Traumas na infância da mãe, como negligência ou violência física, psíquica ou sexual, podem desencadear ganho de peso excessivo nos filhos de sexo masculino já nos dois primeiros meses de vida, apontou um estudo feito pelo Instituto Nacional de Saúde americano (NIH) em apoio com a FAPESP e publicado na revista Scientific Reports.
O estudo acompanhou 352 pares de recém-nascidos e suas mães nas cidades de Guarulhos e São Paulo e indicou a ocorrência de alterações metabólicas muito precoces nos bebês que, além de resultarem no ganho de peso acima do esperado para a idade, têm o potencial de aumentar o risco futuro de desenvolvimento de obesidade e diabetes.
Conduzida por pesquisadores da Columbia e da Duke University, ambas nos Estados Unidos, e da Escola Paulista de Medicina da Universidade Federal de São Paulo (EPM-Unifesp), a investigação tem como foco questões relativas à interação entre mãe e bebê, desenvolvimento e saúde mental e física.
“Observamos que, embora os bebês tenham nascido com o peso dentro dos parâmetros esperados, já nos primeiros dias de vida eles apresentavam um ganho de peso alterado, muito acima do que é preconizado como ideal pela Organização Mundial da Saúde (OMS)”, conta Andrea Parolin Jackowski, professora da Unifesp e coordenadora do projeto no Brasil.

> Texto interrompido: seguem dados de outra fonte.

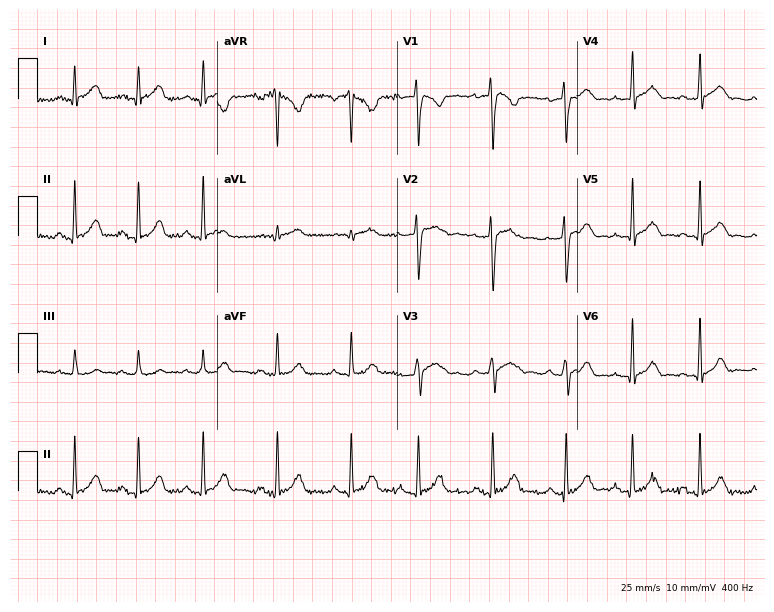
ECG (7.3-second recording at 400 Hz) — a 28-year-old female. Screened for six findings — first-degree AV block, right bundle branch block (RBBB), left bundle branch block (LBBB), sinus bradycardia, atrial fibrillation (AF), sinus tachycardia — none is recorded. Only these six findings were labelled.
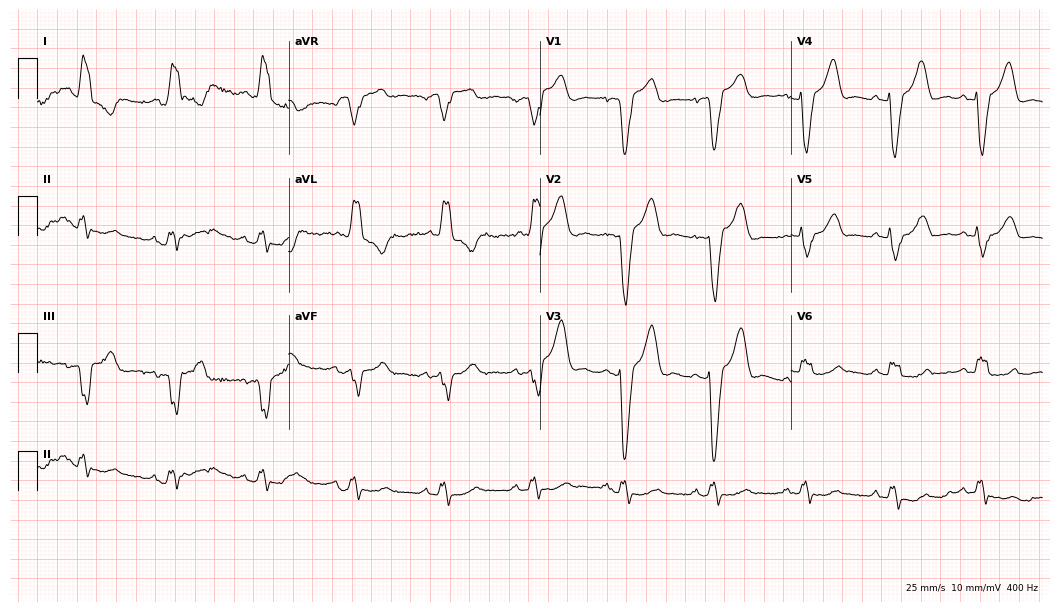
Resting 12-lead electrocardiogram (10.2-second recording at 400 Hz). Patient: a 75-year-old woman. The tracing shows left bundle branch block.
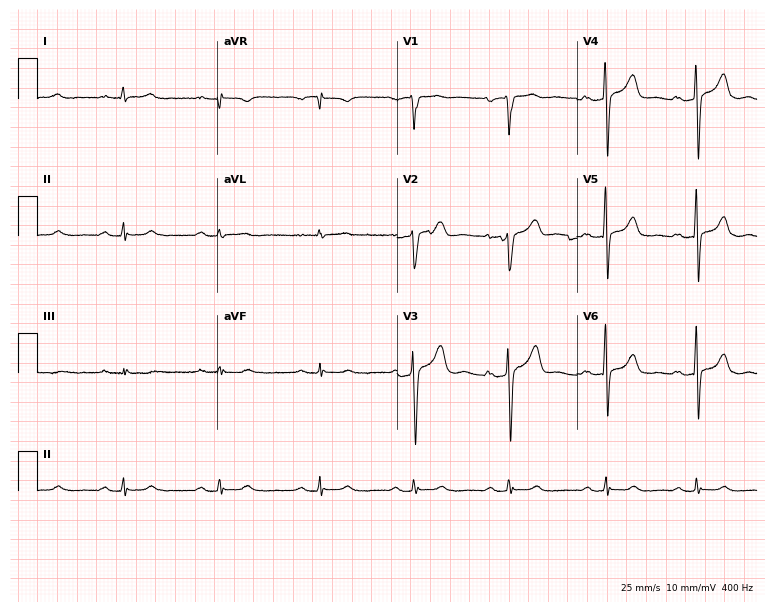
12-lead ECG from a male patient, 70 years old. Screened for six findings — first-degree AV block, right bundle branch block, left bundle branch block, sinus bradycardia, atrial fibrillation, sinus tachycardia — none is recorded. Findings outside these six are not listed.
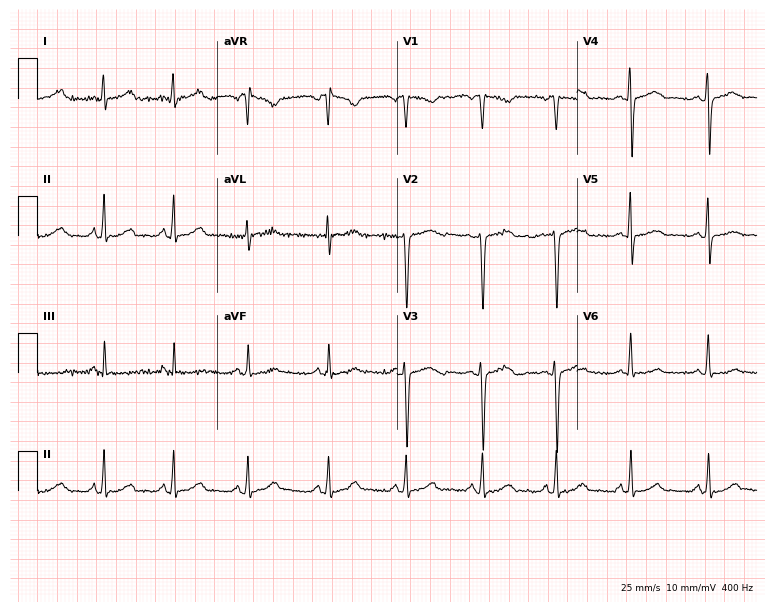
12-lead ECG from a woman, 30 years old. Screened for six findings — first-degree AV block, right bundle branch block (RBBB), left bundle branch block (LBBB), sinus bradycardia, atrial fibrillation (AF), sinus tachycardia — none is recorded. Findings outside these six are not listed.
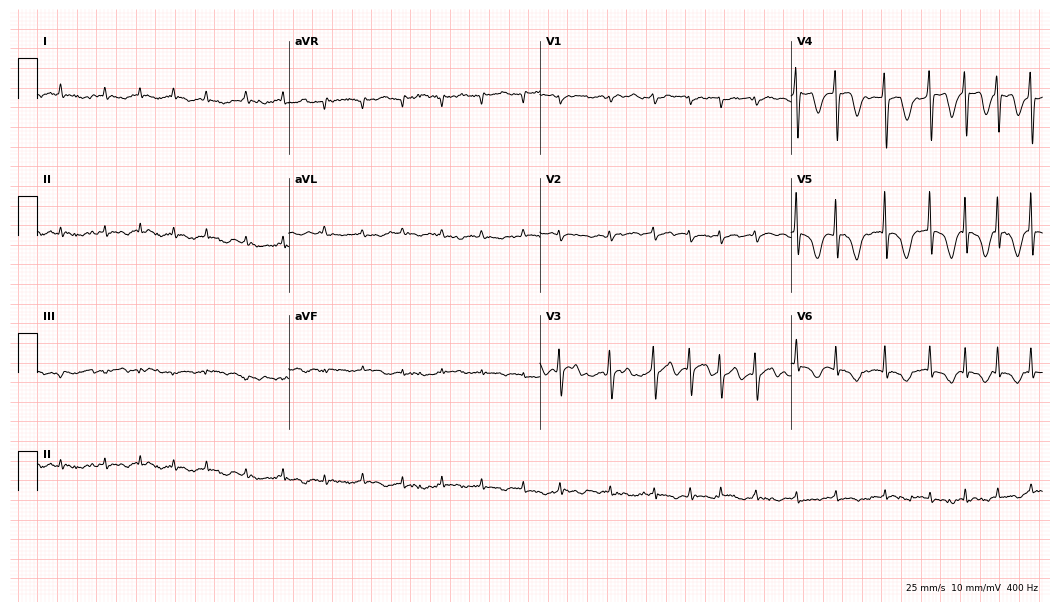
Resting 12-lead electrocardiogram (10.2-second recording at 400 Hz). Patient: an 81-year-old female. None of these six findings is recorded: first-degree AV block, right bundle branch block (RBBB), left bundle branch block (LBBB), sinus bradycardia, atrial fibrillation (AF), sinus tachycardia. Only these six findings were labelled.
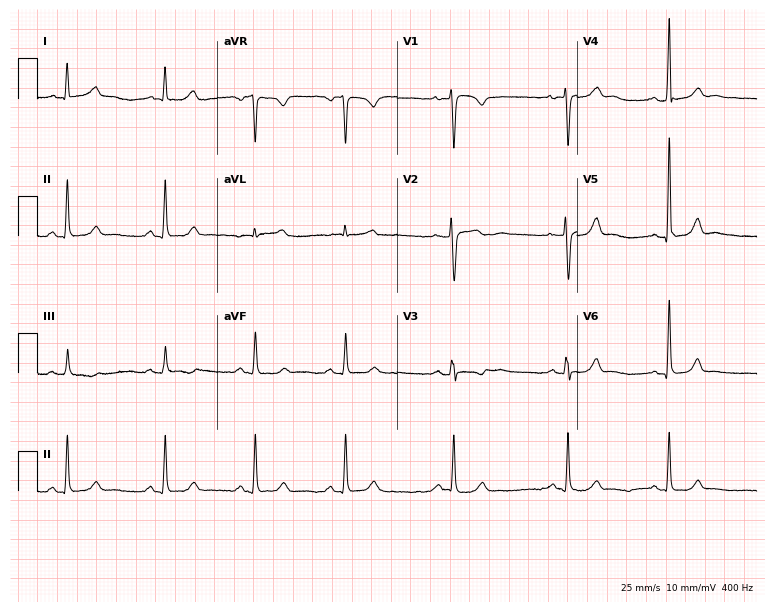
12-lead ECG (7.3-second recording at 400 Hz) from a female, 39 years old. Labelled as a normal ECG.
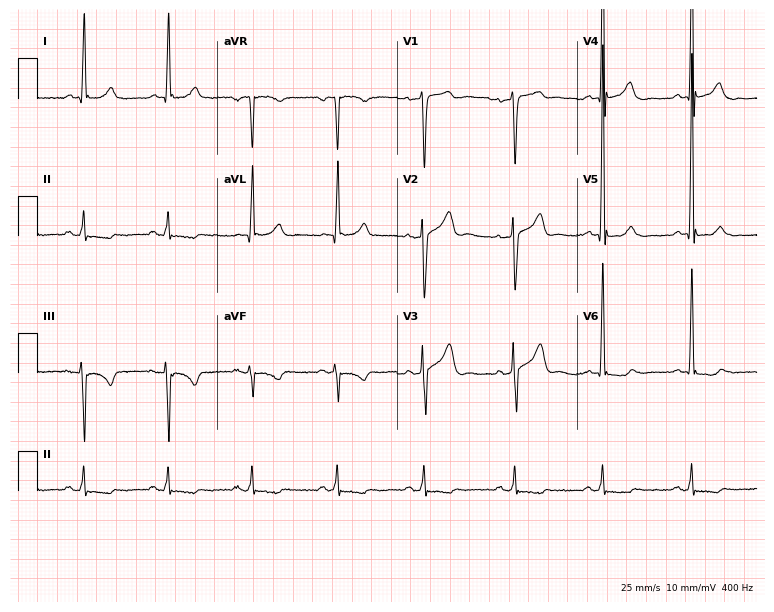
12-lead ECG from a 51-year-old male patient. No first-degree AV block, right bundle branch block, left bundle branch block, sinus bradycardia, atrial fibrillation or sinus tachycardia recorded for this tracing.
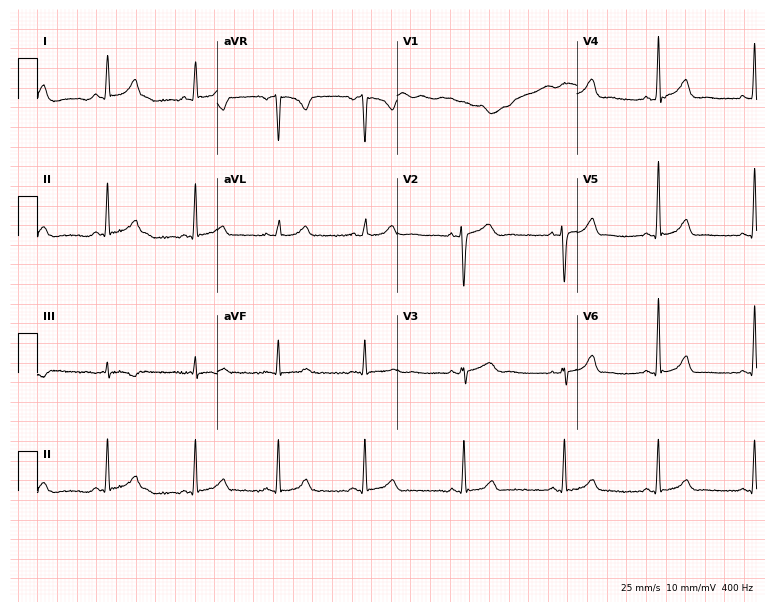
Resting 12-lead electrocardiogram. Patient: a woman, 35 years old. None of these six findings is recorded: first-degree AV block, right bundle branch block, left bundle branch block, sinus bradycardia, atrial fibrillation, sinus tachycardia.
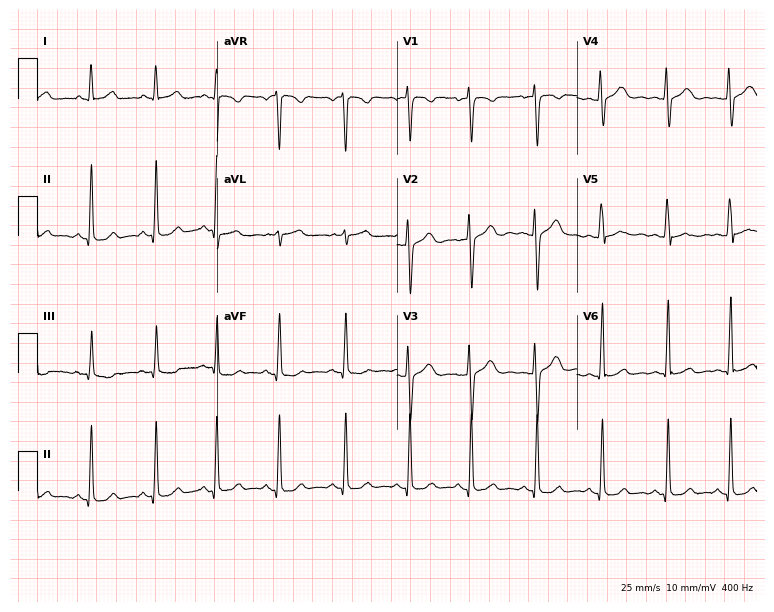
12-lead ECG from a female, 28 years old. Screened for six findings — first-degree AV block, right bundle branch block, left bundle branch block, sinus bradycardia, atrial fibrillation, sinus tachycardia — none is recorded.
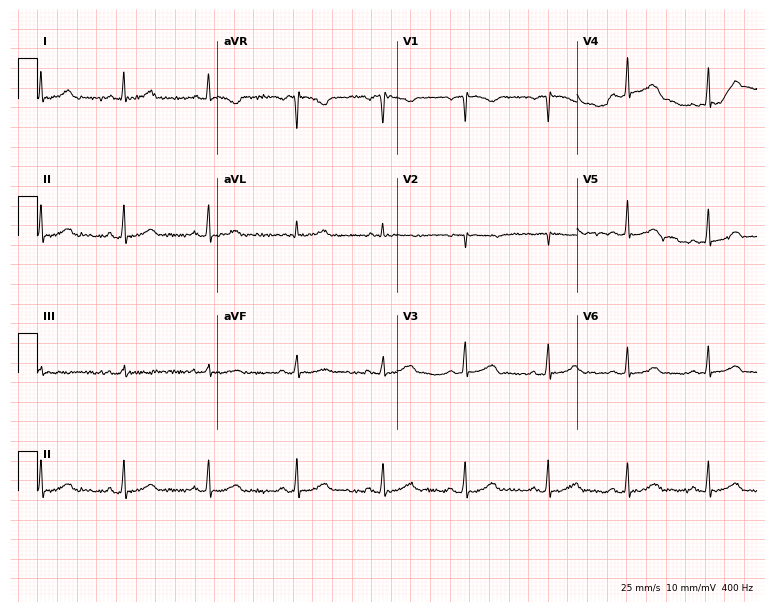
12-lead ECG from a female patient, 34 years old (7.3-second recording at 400 Hz). No first-degree AV block, right bundle branch block (RBBB), left bundle branch block (LBBB), sinus bradycardia, atrial fibrillation (AF) or sinus tachycardia recorded for this tracing. Findings outside these six are not listed.
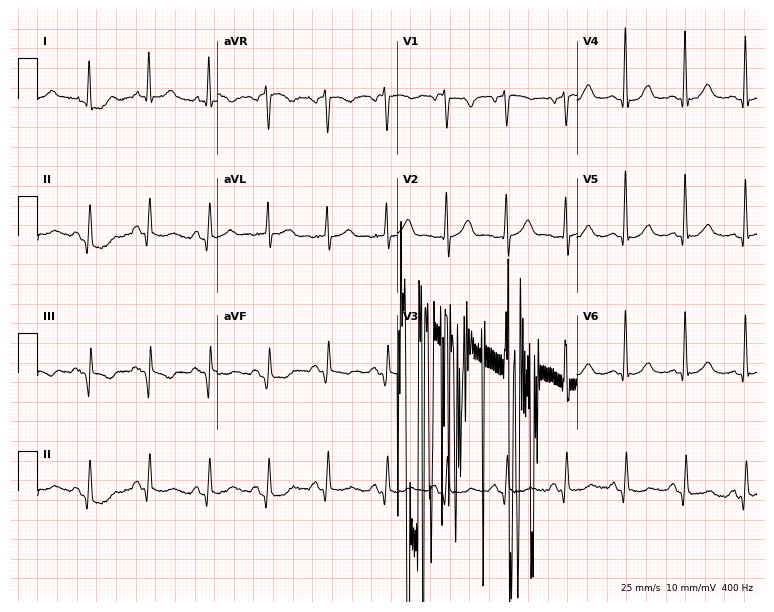
12-lead ECG from a 69-year-old male. Screened for six findings — first-degree AV block, right bundle branch block, left bundle branch block, sinus bradycardia, atrial fibrillation, sinus tachycardia — none is recorded. Only these six findings were labelled.
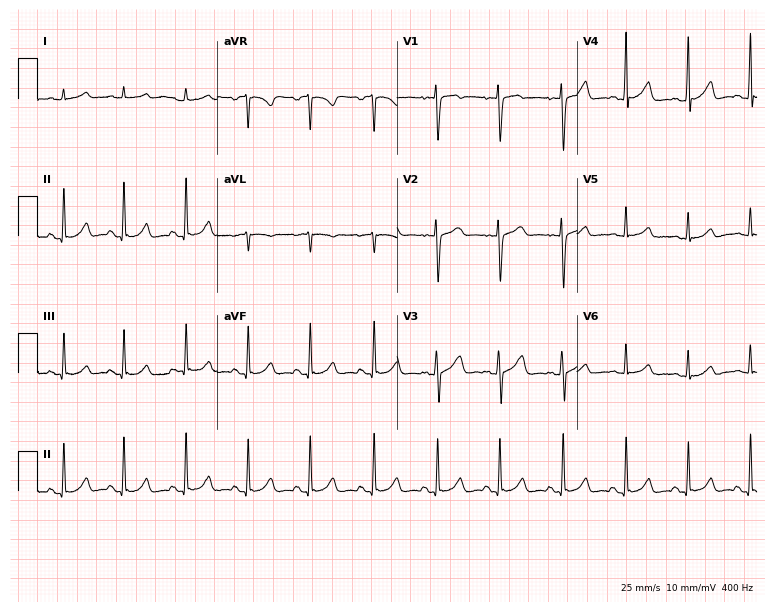
12-lead ECG from a 22-year-old female. Labelled as a normal ECG.
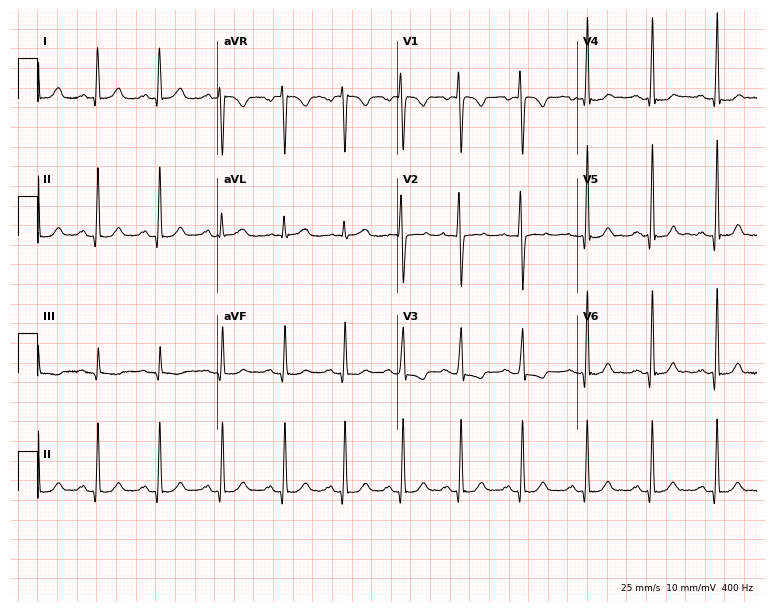
Electrocardiogram (7.3-second recording at 400 Hz), a 25-year-old female patient. Of the six screened findings (first-degree AV block, right bundle branch block (RBBB), left bundle branch block (LBBB), sinus bradycardia, atrial fibrillation (AF), sinus tachycardia), none is recorded. Only these six findings were labelled.
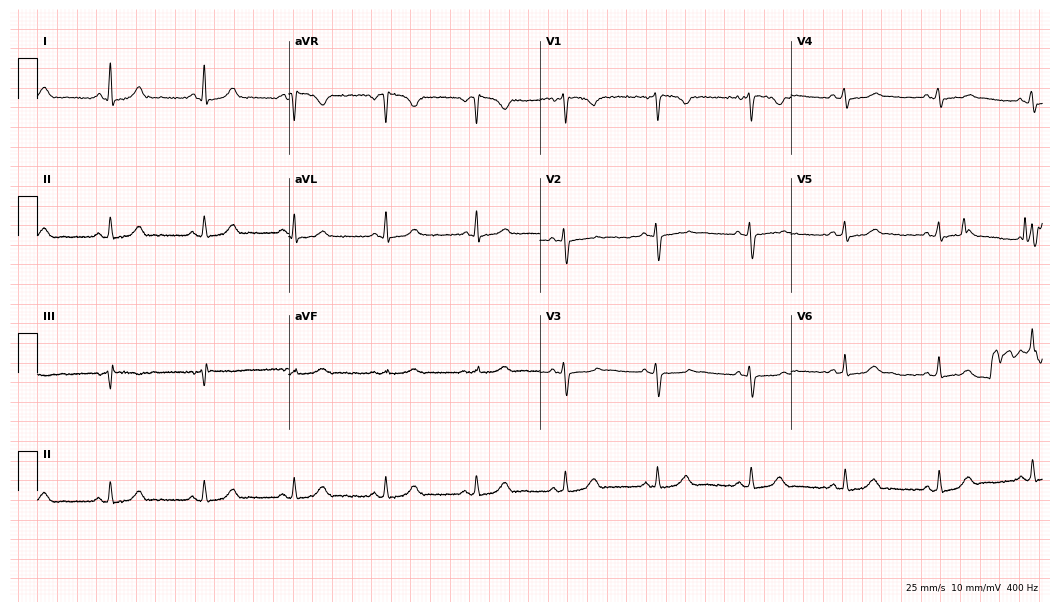
12-lead ECG from a female patient, 41 years old. Screened for six findings — first-degree AV block, right bundle branch block, left bundle branch block, sinus bradycardia, atrial fibrillation, sinus tachycardia — none is recorded. Only these six findings were labelled.

Segundo a OMS, o ideal seria um ganho de até 30 gramas por dia em bebês durante a primeira etapa de vida. No estudo, no entanto, os bebês do sexo masculino tiveram um ganho de peso de, em média, 35 gramas por dia – sendo que alguns ganharam até 78 gramas por dia.
“Os bebês que participaram do estudo nasceram a termo, com saúde e dentro do peso considerado ideal. Todas as gestações que acompanhamos foram de baixo risco, no entanto, nossos dados mostraram que cada adversidade vivida pela mãe durante a infância aumentava em 1,8 grama por dia o ganho de peso dos bebês. E isso estava restrito ao sexo masculino”, explicou a pesquisadora.
Segundo Jackowski, 70% dos bebês que participaram do estudo estavam em aleitamento materno exclusivo. Os outros 30% estavam em aleitamento misto, ou seja, uma combinação de leite materno e fórmula.
“Isso significa que ingeriam bolacha recheada ou algum outro alimento que pudesse de fato alterar o peso. Portanto, os resultados sugerem a ocorrência de uma alteração metabólica precoce nesses bebês”, diz.
Trauma materno
De acordo com a pesquisadora, o trauma materno durante a infância só teve impacto no peso dos bebês de sexo masculino por causa de variações fisiológicas na placenta associadas ao sexo do feto.
“Os fetos masculinos desenvolvem estratégias para manter um crescimento constante diante de um ambiente intrauterino adverso, acarretando um maior risco de prematuridade e óbito fetal”, explica a pesquisadora.
Além disso, acrescenta que já é de conhecimento que nos casos de adversidade na infância o risco para depressão e ansiedade durante a gestação é maior, podendo acarretar o aumento dos níveis de citocinas pró-inflamatórias e cortisol no ambiente intrauterino.
“Parece que a placenta dos fetos femininos se adapta para protegê-los, diminuindo a taxa de crescimento, sem que ocorra restrição do crescimento intrauterino, ou seja, o tamanho do bebê fica dentro do esperado ao final da gestação, permitindo uma maior taxa de sobrevivência”, diz.
Placenta
Outra questão importante é que a placenta de fetos masculinos tende a ser mais suscetível a flutuações de substâncias e metabólitos presentes na corrente sanguínea materna em comparação às placentas femininas. Tornando-as mais permeáveis e expostas a fatores inflamatórios.
O trabalho é o primeiro a revelar o trauma intergeracional como um desencadeador de alterações físicas de forma tão precoce. Agora, a equipe de pesquisadores, que inclui Vinicius O. Santana, e a bolsista da FAPESP de pós-doutorado Aline C. Ramos vai acompanhar a trajetória do peso dos filhos de mães que sofreram adversidades na infância até eles completarem 24 meses.
“Não se trata de determinismo. Precisamos acompanhar como o metabolismo e os fatores inflamatórios desses bebês vão se comportar por mais tempo para poder entender como modular esse processo. É importante saber que tudo isso é modificável e vamos agora investigar como intervir”, diz Jackowski.